Purchased this product from "California Backyard" in 2013, five years later I used it about 10 times.  I am embarrassed to say I paid $1,800 for it!  Bottom line for us was that I thought we could use it for a pizza oven in addition to a smoker/BBQ.  The big selling point was coupling the Kamado Design with an automatic wood pellet feed.  The manufacturer claimed vast experience with wood pellet feeders for wood burning stoves for heating houses but what they designed/manufactured for the Black Olive Smoker was a failure.  You never knew when the feeder would work consistently, often not getting over 300 degrees and taking a looooong time to get there.
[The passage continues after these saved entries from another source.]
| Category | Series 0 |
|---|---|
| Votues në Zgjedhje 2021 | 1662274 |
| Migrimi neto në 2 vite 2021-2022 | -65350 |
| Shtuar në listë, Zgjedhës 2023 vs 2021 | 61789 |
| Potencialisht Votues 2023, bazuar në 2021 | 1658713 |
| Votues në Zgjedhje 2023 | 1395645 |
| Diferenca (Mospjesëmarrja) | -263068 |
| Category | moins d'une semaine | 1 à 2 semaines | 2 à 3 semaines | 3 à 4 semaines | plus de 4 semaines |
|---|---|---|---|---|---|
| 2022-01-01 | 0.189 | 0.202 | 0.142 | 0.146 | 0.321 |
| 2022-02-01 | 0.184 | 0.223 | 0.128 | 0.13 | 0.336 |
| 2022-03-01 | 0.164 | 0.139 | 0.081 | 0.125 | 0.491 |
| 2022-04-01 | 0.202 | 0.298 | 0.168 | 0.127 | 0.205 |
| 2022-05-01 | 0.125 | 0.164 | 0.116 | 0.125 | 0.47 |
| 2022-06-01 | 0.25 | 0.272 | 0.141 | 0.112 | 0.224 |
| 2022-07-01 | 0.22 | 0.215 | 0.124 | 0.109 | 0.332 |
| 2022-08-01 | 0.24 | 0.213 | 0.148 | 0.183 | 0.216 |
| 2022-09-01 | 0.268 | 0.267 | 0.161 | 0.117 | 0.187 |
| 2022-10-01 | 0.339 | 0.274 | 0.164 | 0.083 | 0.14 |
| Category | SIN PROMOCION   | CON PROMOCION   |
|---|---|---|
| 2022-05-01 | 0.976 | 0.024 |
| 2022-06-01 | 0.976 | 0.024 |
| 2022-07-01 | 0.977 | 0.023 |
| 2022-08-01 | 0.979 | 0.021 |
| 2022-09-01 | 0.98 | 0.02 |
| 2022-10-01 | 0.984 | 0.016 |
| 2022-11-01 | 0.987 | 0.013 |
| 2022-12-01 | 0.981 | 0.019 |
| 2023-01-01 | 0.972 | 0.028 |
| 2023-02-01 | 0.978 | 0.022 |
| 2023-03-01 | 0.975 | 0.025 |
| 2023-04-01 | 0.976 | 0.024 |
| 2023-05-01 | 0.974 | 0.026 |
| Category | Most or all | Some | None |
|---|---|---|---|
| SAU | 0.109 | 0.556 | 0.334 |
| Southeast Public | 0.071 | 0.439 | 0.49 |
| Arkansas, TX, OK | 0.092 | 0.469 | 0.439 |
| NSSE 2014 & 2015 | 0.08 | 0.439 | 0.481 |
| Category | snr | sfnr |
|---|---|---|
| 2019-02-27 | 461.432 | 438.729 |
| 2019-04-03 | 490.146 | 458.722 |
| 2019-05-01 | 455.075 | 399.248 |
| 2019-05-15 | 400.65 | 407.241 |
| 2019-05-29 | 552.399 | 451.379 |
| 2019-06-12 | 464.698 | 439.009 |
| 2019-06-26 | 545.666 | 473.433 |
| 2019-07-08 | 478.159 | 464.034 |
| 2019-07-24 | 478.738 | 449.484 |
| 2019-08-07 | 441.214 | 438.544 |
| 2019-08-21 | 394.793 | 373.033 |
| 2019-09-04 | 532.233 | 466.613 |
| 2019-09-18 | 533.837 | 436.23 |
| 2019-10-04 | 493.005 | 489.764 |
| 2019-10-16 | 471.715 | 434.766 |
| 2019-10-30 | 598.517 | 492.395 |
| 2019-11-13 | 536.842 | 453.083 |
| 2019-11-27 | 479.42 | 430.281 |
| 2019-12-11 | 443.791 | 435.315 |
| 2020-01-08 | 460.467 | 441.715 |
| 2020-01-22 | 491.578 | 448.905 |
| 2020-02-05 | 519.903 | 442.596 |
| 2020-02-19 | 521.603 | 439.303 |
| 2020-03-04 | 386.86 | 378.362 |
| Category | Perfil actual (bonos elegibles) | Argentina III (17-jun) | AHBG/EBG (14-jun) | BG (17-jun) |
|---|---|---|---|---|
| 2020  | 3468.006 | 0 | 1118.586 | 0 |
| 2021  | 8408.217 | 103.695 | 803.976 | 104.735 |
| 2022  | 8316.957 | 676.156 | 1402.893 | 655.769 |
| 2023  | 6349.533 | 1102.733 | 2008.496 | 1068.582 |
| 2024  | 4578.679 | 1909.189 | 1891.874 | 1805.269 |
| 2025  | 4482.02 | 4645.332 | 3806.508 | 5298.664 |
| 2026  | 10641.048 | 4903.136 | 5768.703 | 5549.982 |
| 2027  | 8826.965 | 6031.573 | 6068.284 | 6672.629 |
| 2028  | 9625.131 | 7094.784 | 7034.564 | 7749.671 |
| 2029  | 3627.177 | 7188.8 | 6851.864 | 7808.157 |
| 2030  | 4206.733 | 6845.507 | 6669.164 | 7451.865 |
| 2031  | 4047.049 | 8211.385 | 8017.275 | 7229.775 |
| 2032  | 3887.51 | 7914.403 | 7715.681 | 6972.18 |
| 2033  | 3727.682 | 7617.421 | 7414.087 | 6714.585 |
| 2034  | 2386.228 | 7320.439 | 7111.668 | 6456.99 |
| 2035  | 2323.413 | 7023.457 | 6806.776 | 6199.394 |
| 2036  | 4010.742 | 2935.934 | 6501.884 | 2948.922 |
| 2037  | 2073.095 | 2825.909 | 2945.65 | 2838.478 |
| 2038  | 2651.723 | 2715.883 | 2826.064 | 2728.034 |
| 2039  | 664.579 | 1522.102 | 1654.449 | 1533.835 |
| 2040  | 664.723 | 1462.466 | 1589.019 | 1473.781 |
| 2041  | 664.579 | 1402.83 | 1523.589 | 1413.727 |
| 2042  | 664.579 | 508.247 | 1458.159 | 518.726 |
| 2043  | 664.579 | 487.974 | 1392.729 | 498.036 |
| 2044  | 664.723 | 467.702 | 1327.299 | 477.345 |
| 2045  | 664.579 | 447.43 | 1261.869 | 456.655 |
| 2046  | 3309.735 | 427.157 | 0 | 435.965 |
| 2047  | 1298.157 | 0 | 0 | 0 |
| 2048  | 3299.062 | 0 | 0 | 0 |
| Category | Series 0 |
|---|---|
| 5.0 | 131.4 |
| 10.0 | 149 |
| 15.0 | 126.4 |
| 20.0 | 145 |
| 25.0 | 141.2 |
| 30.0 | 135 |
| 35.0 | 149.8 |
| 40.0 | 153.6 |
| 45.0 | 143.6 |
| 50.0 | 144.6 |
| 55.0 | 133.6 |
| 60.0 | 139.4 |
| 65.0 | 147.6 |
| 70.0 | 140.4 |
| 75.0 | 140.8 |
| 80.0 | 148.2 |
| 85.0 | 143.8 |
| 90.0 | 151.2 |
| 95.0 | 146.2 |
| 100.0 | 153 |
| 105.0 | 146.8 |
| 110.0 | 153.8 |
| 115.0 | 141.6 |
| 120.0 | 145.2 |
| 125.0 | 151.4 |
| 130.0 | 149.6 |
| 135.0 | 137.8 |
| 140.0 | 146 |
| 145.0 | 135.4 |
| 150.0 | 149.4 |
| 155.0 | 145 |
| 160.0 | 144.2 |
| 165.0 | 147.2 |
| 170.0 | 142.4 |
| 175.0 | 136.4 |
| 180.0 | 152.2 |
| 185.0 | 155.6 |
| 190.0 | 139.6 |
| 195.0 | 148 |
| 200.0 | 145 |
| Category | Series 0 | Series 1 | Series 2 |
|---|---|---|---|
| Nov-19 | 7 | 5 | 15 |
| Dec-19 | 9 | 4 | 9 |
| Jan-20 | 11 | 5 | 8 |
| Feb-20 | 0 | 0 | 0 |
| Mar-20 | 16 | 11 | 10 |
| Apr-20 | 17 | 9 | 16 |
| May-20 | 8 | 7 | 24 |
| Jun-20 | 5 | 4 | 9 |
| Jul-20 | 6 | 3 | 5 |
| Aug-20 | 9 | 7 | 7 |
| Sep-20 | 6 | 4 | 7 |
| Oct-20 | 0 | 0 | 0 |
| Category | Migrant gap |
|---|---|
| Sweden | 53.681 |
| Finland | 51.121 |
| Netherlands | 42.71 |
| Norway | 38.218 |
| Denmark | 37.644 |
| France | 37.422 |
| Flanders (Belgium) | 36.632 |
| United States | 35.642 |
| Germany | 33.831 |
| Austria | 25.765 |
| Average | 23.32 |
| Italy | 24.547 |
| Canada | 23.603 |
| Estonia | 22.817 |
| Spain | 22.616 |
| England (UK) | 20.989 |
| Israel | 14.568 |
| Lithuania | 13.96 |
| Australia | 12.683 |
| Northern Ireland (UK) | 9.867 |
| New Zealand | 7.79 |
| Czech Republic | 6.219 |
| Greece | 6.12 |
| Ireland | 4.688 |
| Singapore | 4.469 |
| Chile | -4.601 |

I worked with their service reps (who were fine) but never achieved a dependable system so I consistently use my Gas Grill for BBQ.
I love my yard and have done a lot of work out there, the Black Pellet Smoker is far and away my most disappointing purchase.
The proof of the failure is that Black Pellet now has a charcoal smoker (their "Green Egg" that the pellet feeder was suppose to compete with...........they lost).


----------



## Will Smoke (Aug 13, 2018)

thanks


----------



## SmokinAl (Aug 13, 2018)

That is too bad, cause the thing that I don't like about the ceramic grills I they are so hard to load wood into after they get going. This sounds like a perfect solution, but apparently not!
Al


----------